- Records from a data source -
++++++++++++++++++++

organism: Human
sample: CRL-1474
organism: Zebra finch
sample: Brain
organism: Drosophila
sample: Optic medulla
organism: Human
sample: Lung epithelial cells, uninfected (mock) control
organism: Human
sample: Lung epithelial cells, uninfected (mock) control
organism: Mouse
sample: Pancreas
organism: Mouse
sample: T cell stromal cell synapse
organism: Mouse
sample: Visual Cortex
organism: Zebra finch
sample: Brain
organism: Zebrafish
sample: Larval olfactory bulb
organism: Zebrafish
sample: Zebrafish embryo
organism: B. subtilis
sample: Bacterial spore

++++++++++++++++++++

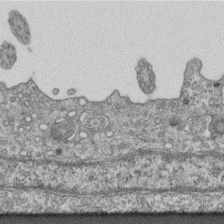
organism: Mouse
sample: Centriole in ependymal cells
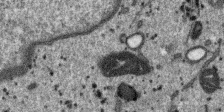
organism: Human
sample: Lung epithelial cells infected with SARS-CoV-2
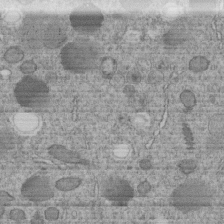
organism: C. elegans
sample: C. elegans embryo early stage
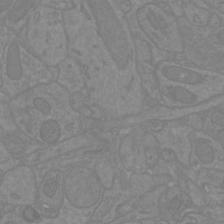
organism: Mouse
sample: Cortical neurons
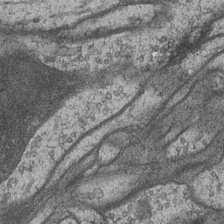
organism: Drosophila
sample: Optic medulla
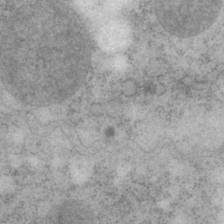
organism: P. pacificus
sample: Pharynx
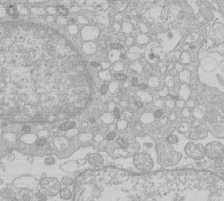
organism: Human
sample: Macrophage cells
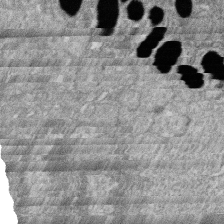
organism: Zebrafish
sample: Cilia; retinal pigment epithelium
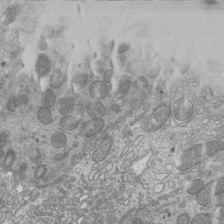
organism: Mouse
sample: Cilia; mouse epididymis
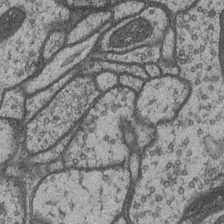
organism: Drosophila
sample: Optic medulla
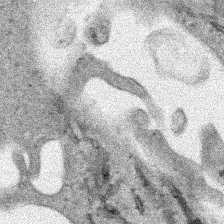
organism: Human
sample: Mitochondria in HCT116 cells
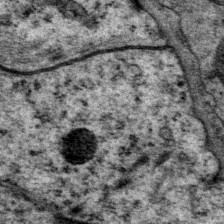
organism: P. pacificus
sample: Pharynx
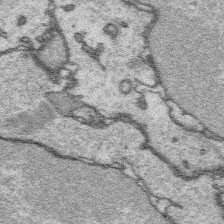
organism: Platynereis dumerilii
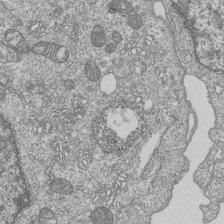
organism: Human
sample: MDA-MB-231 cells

++++++++++++++++++++

- WHAT YOU SHOULD DO -
Copy nothing but the lines above that run from the one with "sample: Lung epithelial cells infected" to the one with "sample: MDA-MB-231 cells", ends included; pictures stay out.

- FINAL ANSWER -
sample: Lung epithelial cells infected with SARS-CoV-2
organism: C. elegans
sample: C. elegans embryo early stage
organism: Mouse
sample: Cortical neurons
organism: Drosophila
sample: Optic medulla
organism: P. pacificus
sample: Pharynx
organism: Human
sample: Macrophage cells
organism: Zebrafish
sample: Cilia; retinal pigment epithelium
organism: Mouse
sample: Cilia; mouse epididymis
organism: Drosophila
sample: Optic medulla
organism: Human
sample: Mitochondria in HCT116 cells
organism: P. pacificus
sample: Pharynx
organism: Platynereis dumerilii
organism: Human
sample: MDA-MB-231 cells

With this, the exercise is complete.